> _WHAT IS BEING ASKED_:
Leave the pictures aside and copy all the data exactly.

━━ INPUT MATERIAL

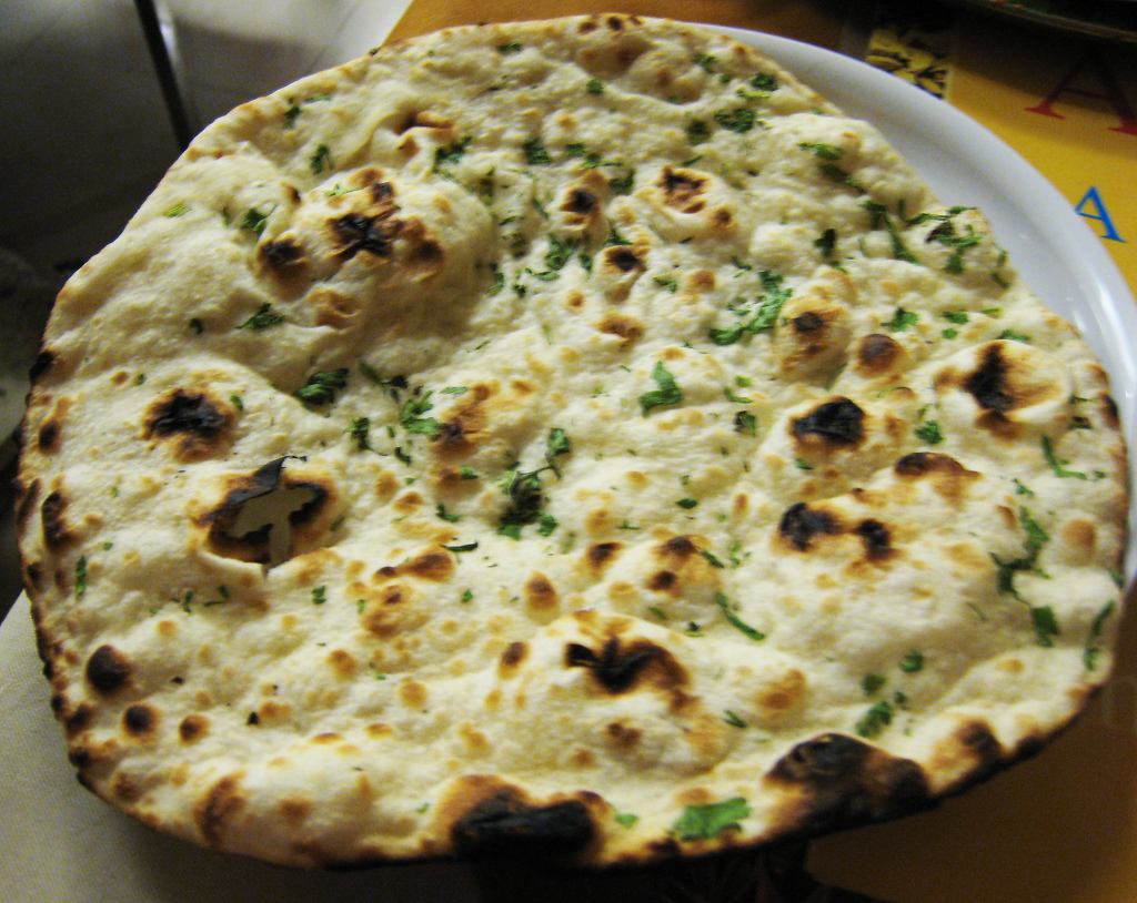 Kulcha
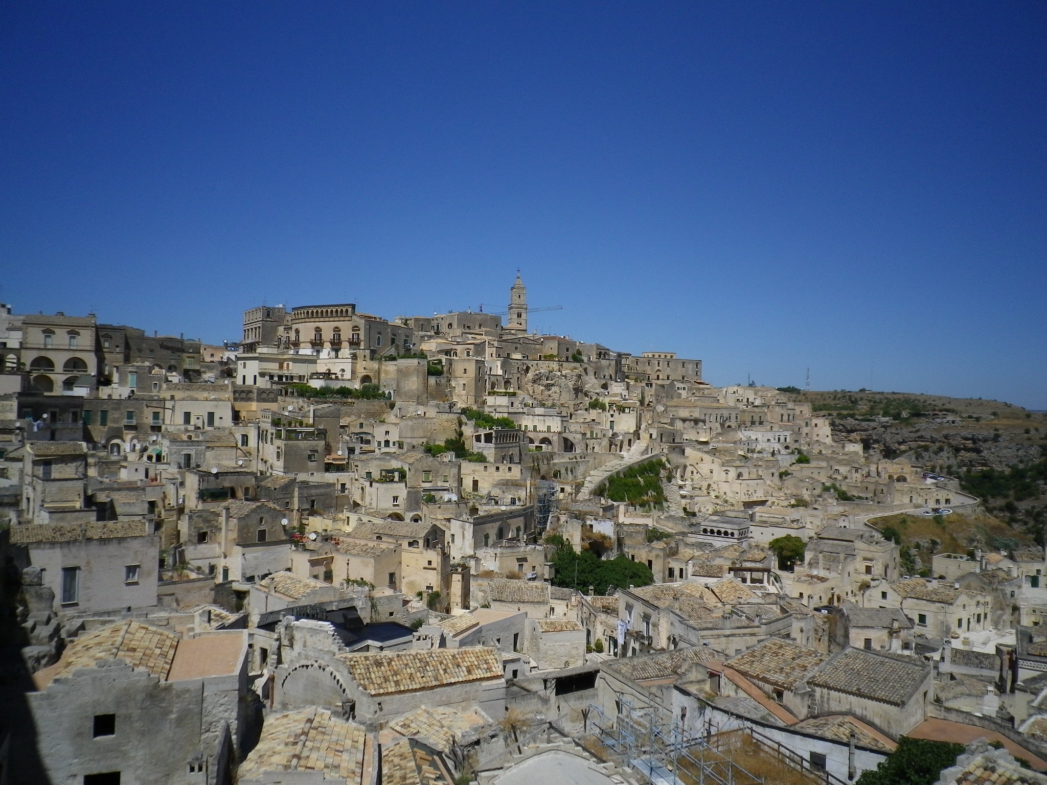 La ciutat de Matera, dins Polha
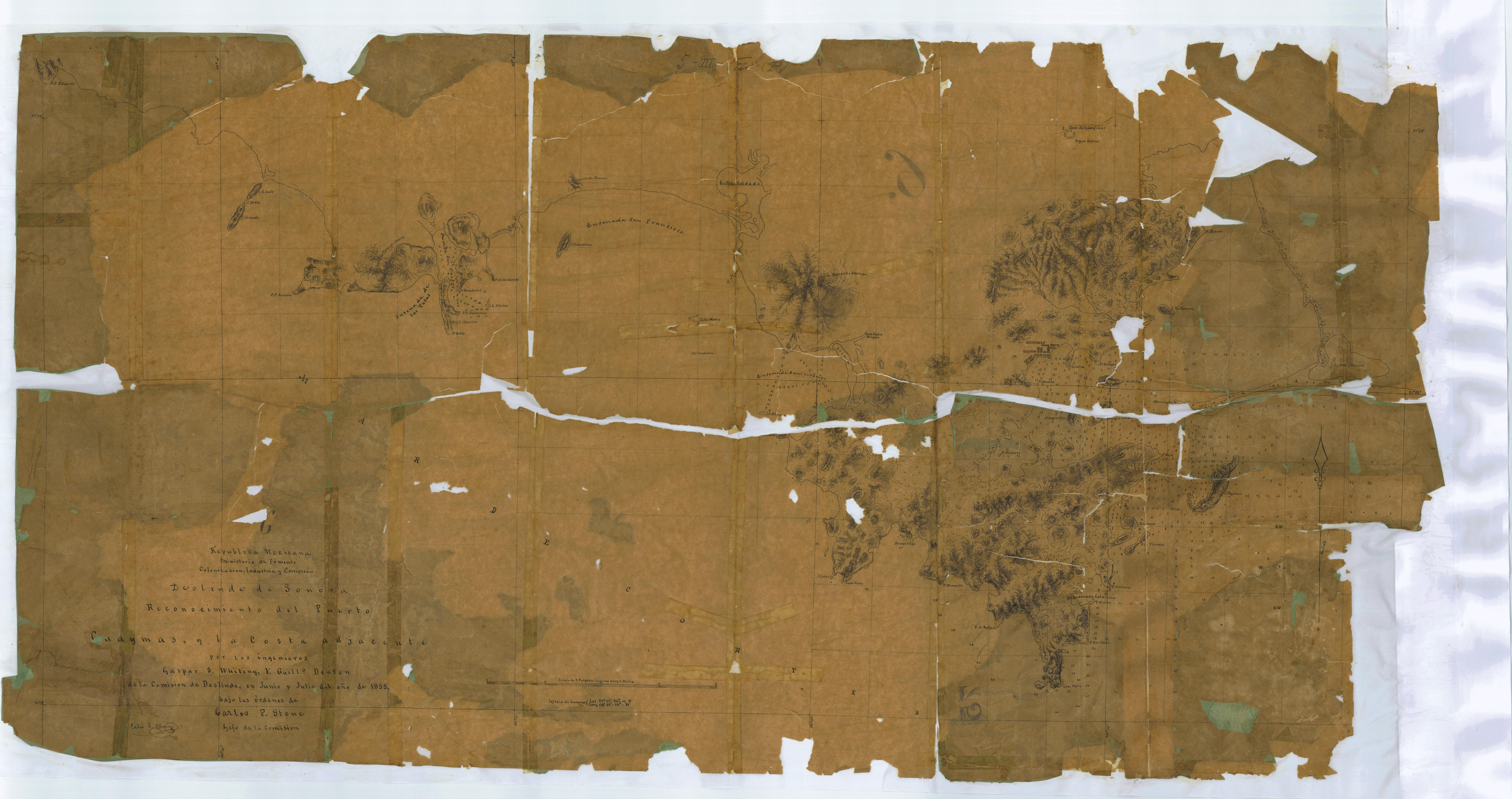 Bahia de Guaymas en 1858 por la Comision de Deslinda de Sonora, a cargo e Charles P. Stone
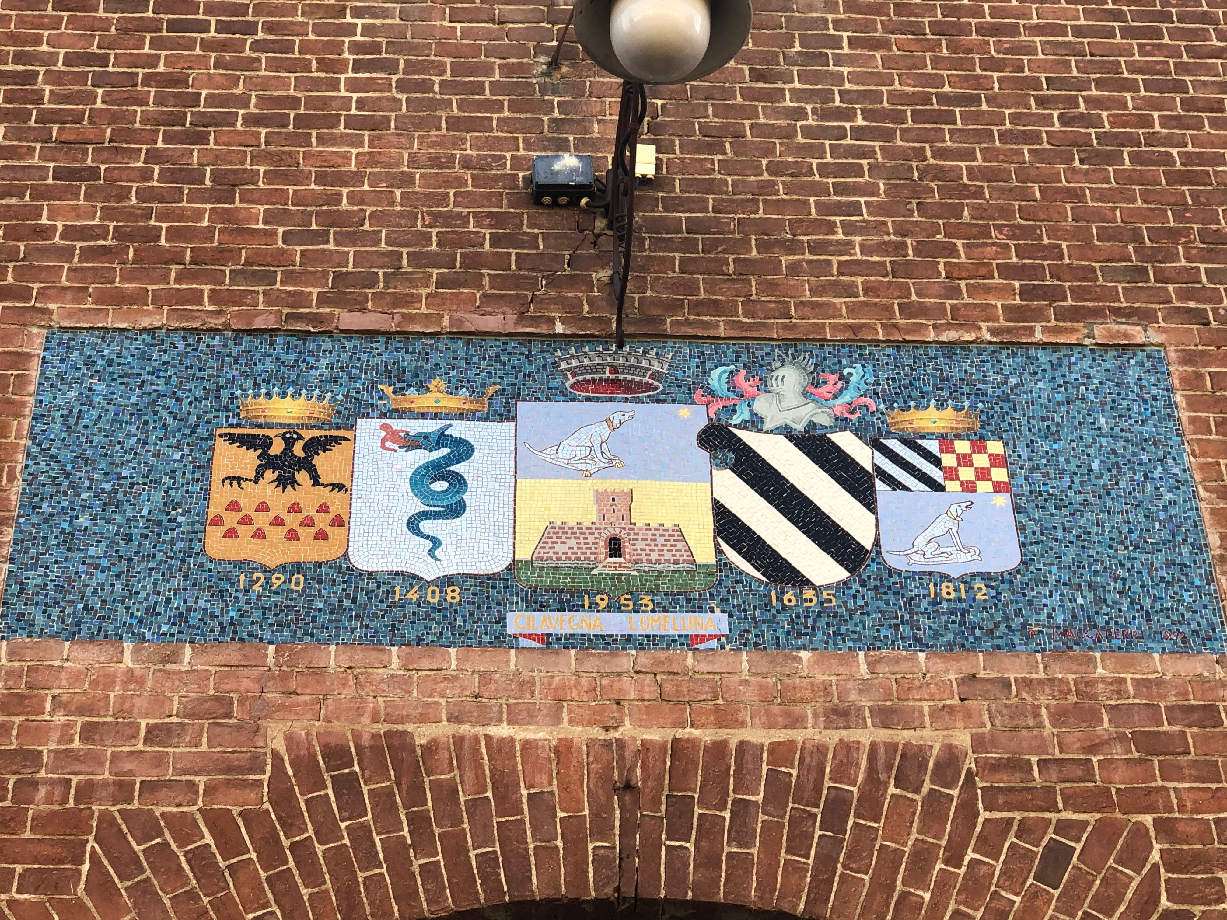 Stemmi di Cilavegna sul torione del castello
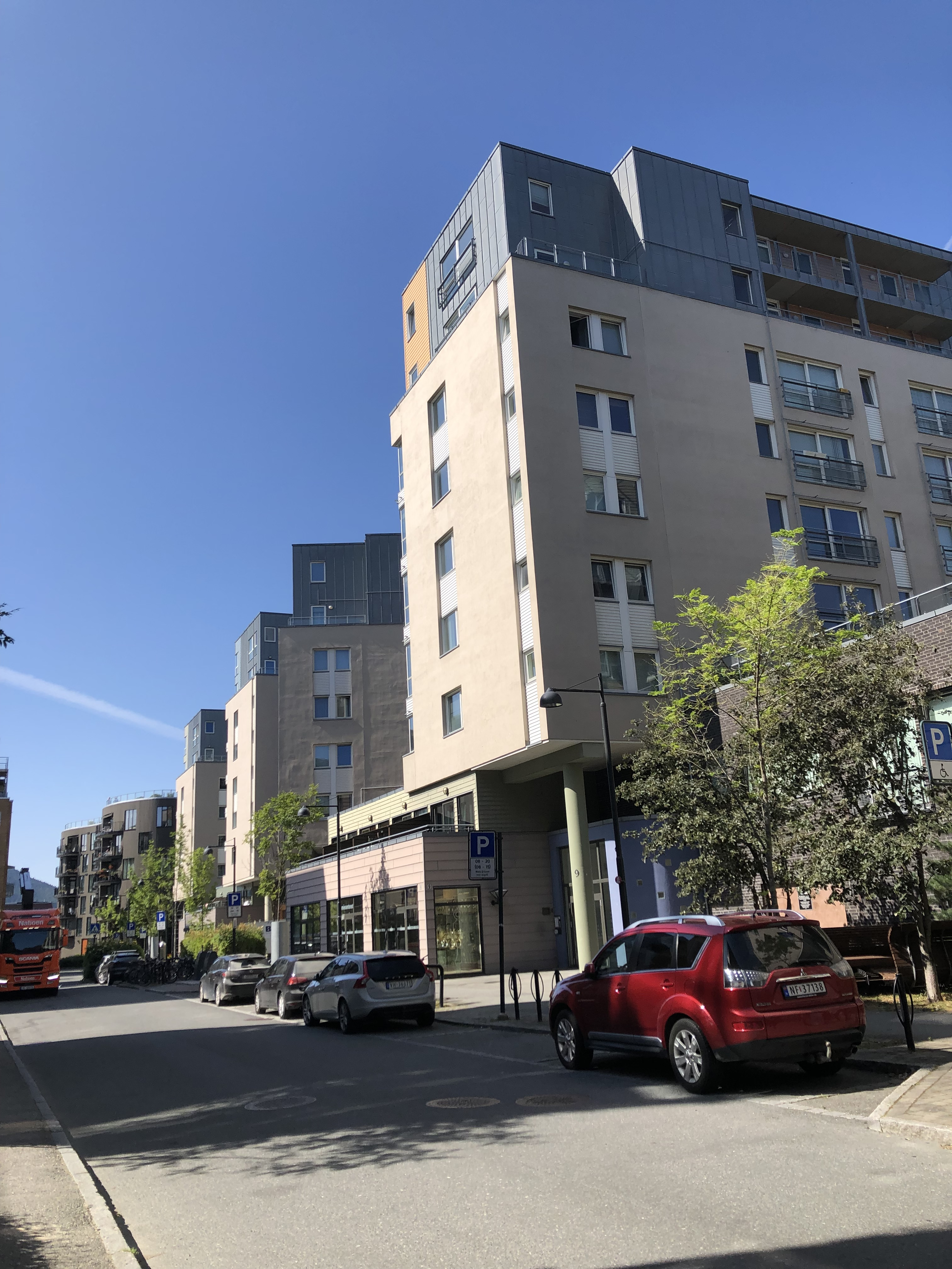 Dyre Halses gate, Trondheim, 2019
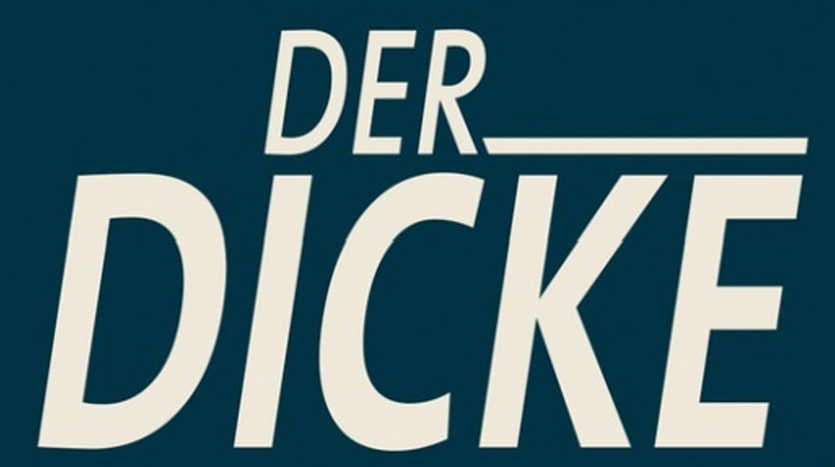 Logo von Der Dicke
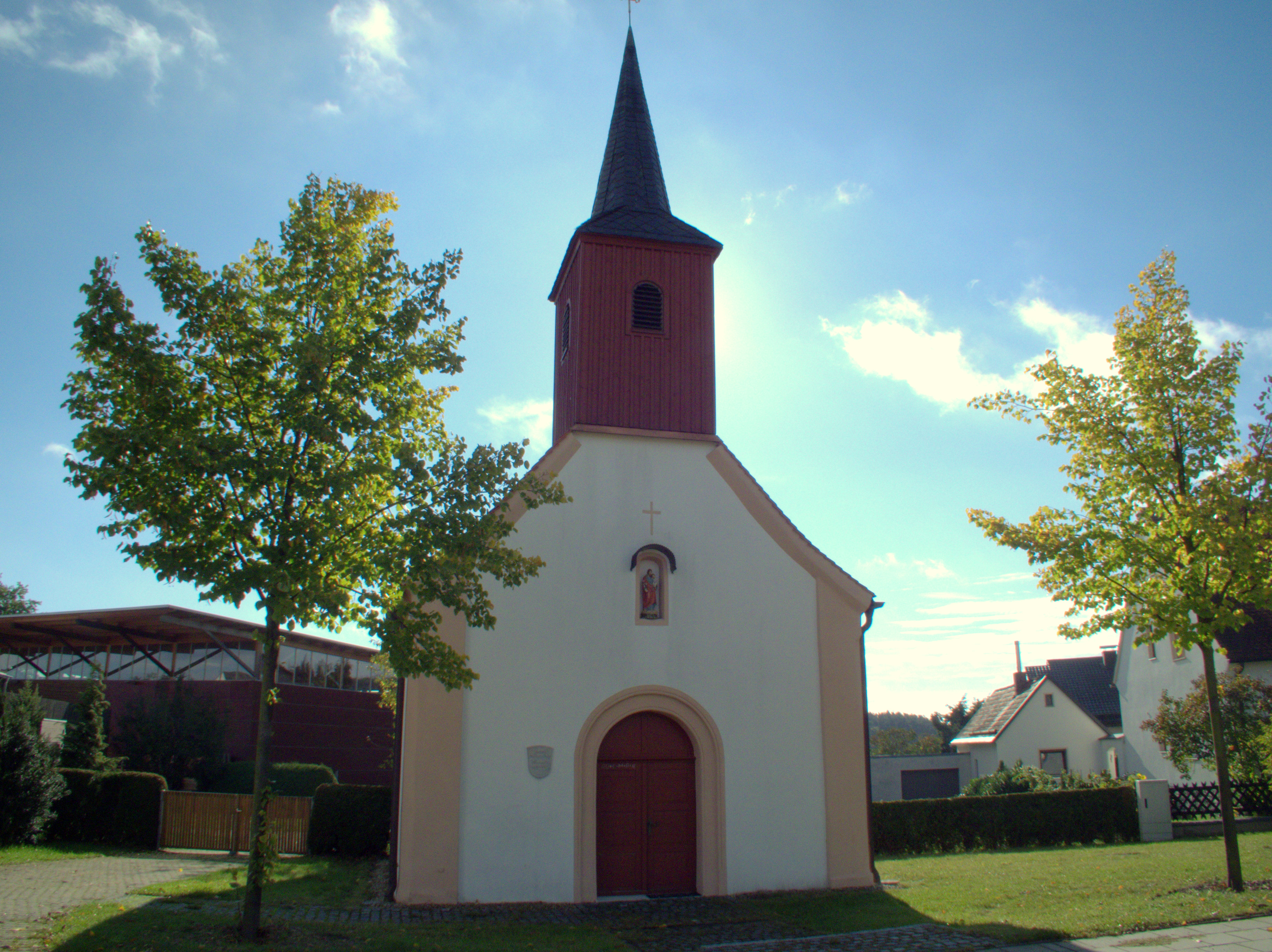 Die alte Dorfkapelle zur unbefleckten Empfängnis Mariä im Ortsteil Stauf in der Oberpfälzer Stadt Neumarkt

━━━━

> _SOLUTION FOR THIS TASK_:
 Kulcha
 La ciutat de Matera, dins Polha
 Bahia de Guaymas en 1858 por la Comision de Deslinda de Sonora, a cargo e Charles P. Stone
 Stemmi di Cilavegna sul torione del castello
 Dyre Halses gate, Trondheim, 2019
 Logo von Der Dicke
 Die alte Dorfkapelle zur unbefleckten Empfängnis Mariä im Ortsteil Stauf in der Oberpfälzer Stadt Neumarkt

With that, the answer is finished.